Symmetry and asymmetry in the contractile protein myosin

Abstract

The subunit composition of the myosin molecule which is built up from 3 pairs of identical polypeptide chains (2 heavy chains and 2 pairs of light chains), gives it the appearance of having symmetric structure. This homodimeric arrangement in the molecule is in fact asymmetric in its construction as a result of the natural folding of the chains. There are also heterodimers which result from combinations of pairs of heavy chains and/or light chains which are not identical in their amino acid sequence. Enzyme kinetics and ligand binding are characterised by homogeneous processes in studies on isolated myosin heads. With the double-headed molecular species, myosin and its water-soluble fragment heavy meromyosin, the enzyme kinetics, nucleotide and metal ion binding exhibit negative cooperativity.
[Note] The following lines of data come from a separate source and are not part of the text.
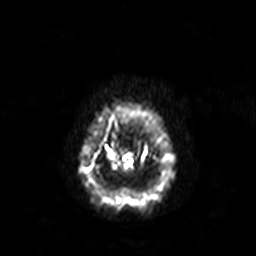
  modality:
    type: brain MRI
    field_strength: 3T
  study_topic: ring-enhancing brain masses
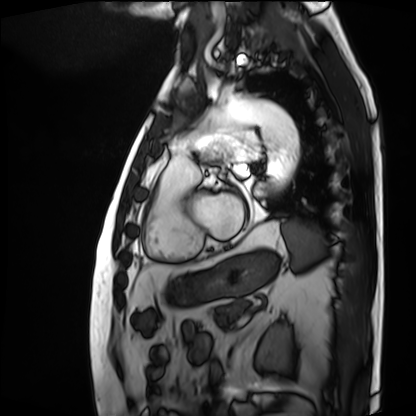
Clinical context: Cardiac MRI. Subject group: patient.
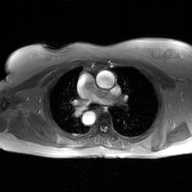
2D phase-contrast cine MRI of the ascending aorta, GAN super-resolution reconstruction.
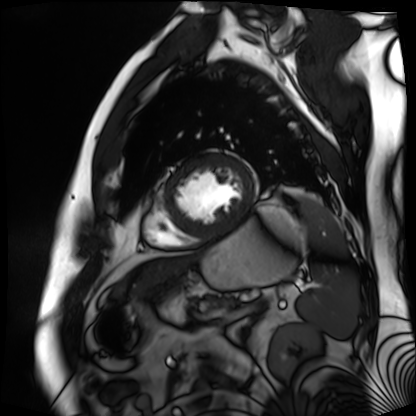
| field | value |
|---|---|
| modality | cardiac MR image of the myocardium |
| subject cohort | cardiac patient |
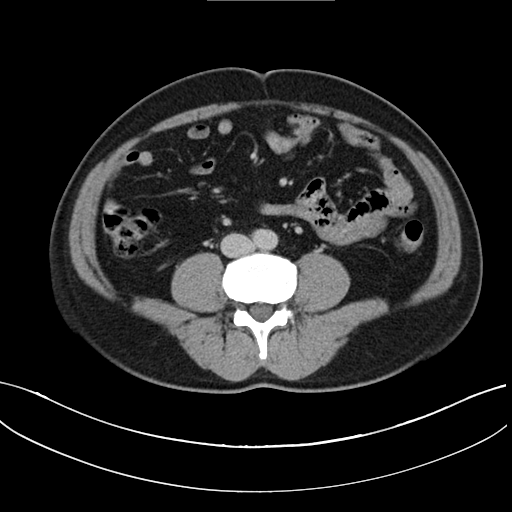
- modality: multiphase abdominal CT, liver, delayed phase
- patient: male, age 46

Binding of Mg-ADP to active centres induces site-site and therefore head-head interaction, thus intact myosin is designed to be able to function asymmetrically. It is suggested that the ligand-induced asymmetry between the heads plays a central role in crossbridge function. The two heads, even in rest, adopt non-equivalent conformations and it is argued that this built-in constraint complements the asymmetric mode of interaction they subsequently undergo with their reaction partners on the actin filament. It is concluded that the enzyme is so constructed that during contraction the heads can perform their function in an alternating cooperative way.